== YOUR GOAL ==
Please restate, word for word, the lines below that begin at the one with "17.495 | 15.496 | 15.496 | 17.24 |" and end at the one with "12.576 | 11.71 | 11.71 | 12.21 |". Leave out all other lines.

== Dataset records ==
--------------------------------

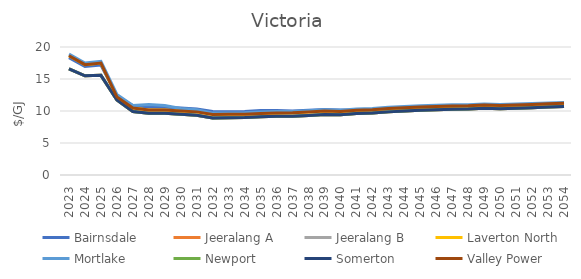
| Category | Bairnsdale | Jeeralang A | Jeeralang B | Laverton North | Mortlake | Newport | Somerton | Valley Power |
|---|---|---|---|---|---|---|---|---|
| 2023.0 | 18.319 | 16.587 | 16.587 | 18.629 | 18.894 | 16.587 | 16.587 | 18.629 |
| 2024.0 | 16.945 | 15.496 | 15.496 | 17.24 | 17.495 | 15.496 | 15.496 | 17.24 |
| 2025.0 | 17.19 | 15.571 | 15.571 | 17.494 | 17.75 | 15.571 | 15.571 | 17.494 |
| 2026.0 | 12.353 | 11.71 | 11.71 | 12.21 | 12.576 | 11.71 | 11.71 | 12.21 |
| 2027.0 | 10.863 | 9.93 | 9.93 | 10.455 | 10.878 | 9.93 | 9.93 | 10.455 |
| 2028.0 | 10.629 | 9.65 | 9.65 | 10.175 | 11.01 | 9.65 | 9.65 | 10.175 |
| 2029.0 | 10.579 | 9.643 | 9.643 | 10.168 | 10.86 | 9.643 | 9.643 | 10.168 |
| 2030.0 | 10.451 | 9.486 | 9.486 | 10.011 | 10.408 | 9.486 | 9.486 | 10.011 |
| 2031.0 | 10.318 | 9.339 | 9.339 | 9.864 | 10.2 | 9.339 | 9.339 | 9.864 |
| 2032.0 | 9.92 | 8.924 | 8.924 | 9.449 | 9.671 | 8.924 | 8.924 | 9.449 |
| 2033.0 | 9.886 | 8.948 | 8.948 | 9.473 | 9.692 | 8.948 | 8.948 | 9.473 |
| 2034.0 | 9.919 | 8.986 | 8.986 | 9.511 | 9.728 | 8.986 | 8.986 | 9.511 |
| 2035.0 | 10.066 | 9.099 | 9.099 | 9.624 | 9.839 | 9.099 | 9.099 | 9.624 |
| 2036.0 | 10.063 | 9.175 | 9.175 | 9.7 | 9.913 | 9.175 | 9.175 | 9.7 |
| 2037.0 | 10.008 | 9.195 | 9.195 | 9.72 | 9.931 | 9.195 | 9.195 | 9.72 |
| 2038.0 | 10.122 | 9.308 | 9.308 | 9.833 | 10.042 | 9.308 | 9.308 | 9.833 |
| 2039.0 | 10.252 | 9.457 | 9.457 | 9.982 | 10.19 | 9.457 | 9.457 | 9.982 |
| 2040.0 | 10.167 | 9.396 | 9.396 | 9.909 | 10.109 | 9.396 | 9.396 | 9.909 |
| 2041.0 | 10.139 | 9.612 | 9.612 | 10.125 | 10.323 | 9.612 | 9.612 | 10.125 |
| 2042.0 | 10.008 | 9.686 | 9.686 | 10.198 | 10.395 | 9.686 | 9.686 | 10.198 |
| 2043.0 | 10.177 | 9.863 | 9.863 | 10.375 | 10.57 | 9.863 | 9.863 | 10.375 |
| 2044.0 | 10.273 | 9.99 | 9.99 | 10.503 | 10.695 | 9.99 | 9.99 | 10.503 |
| 2045.0 | 10.389 | 10.106 | 10.106 | 10.619 | 10.809 | 10.106 | 10.106 | 10.619 |
| 2046.0 | 10.485 | 10.202 | 10.202 | 10.714 | 10.903 | 10.202 | 10.202 | 10.714 |
| 2047.0 | 10.576 | 10.277 | 10.277 | 10.789 | 10.968 | 10.277 | 10.277 | 10.789 |
| 2048.0 | 10.602 | 10.294 | 10.294 | 10.807 | 10.976 | 10.294 | 10.294 | 10.807 |
| 2049.0 | 10.703 | 10.414 | 10.414 | 10.927 | 11.088 | 10.414 | 10.414 | 10.927 |
| 2050.0 | 10.633 | 10.348 | 10.348 | 10.853 | 11.004 | 10.348 | 10.348 | 10.853 |
| 2051.0 | 10.721 | 10.434 | 10.434 | 10.939 | 11.084 | 10.434 | 10.434 | 10.939 |
| 2052.0 | 10.809 | 10.521 | 10.521 | 11.026 | 11.164 | 10.521 | 10.521 | 11.026 |
| 2053.0 | 10.898 | 10.609 | 10.609 | 11.114 | 11.245 | 10.609 | 10.609 | 11.114 |
| 2054.0 | 10.987 | 10.698 | 10.698 | 11.202 | 11.326 | 10.698 | 10.698 | 11.202 |

--------------------------------

== YOUR RESPONSE ==
| 2024.0 | 16.945 | 15.496 | 15.496 | 17.24 | 17.495 | 15.496 | 15.496 | 17.24 |
| 2025.0 | 17.19 | 15.571 | 15.571 | 17.494 | 17.75 | 15.571 | 15.571 | 17.494 |
| 2026.0 | 12.353 | 11.71 | 11.71 | 12.21 | 12.576 | 11.71 | 11.71 | 12.21 |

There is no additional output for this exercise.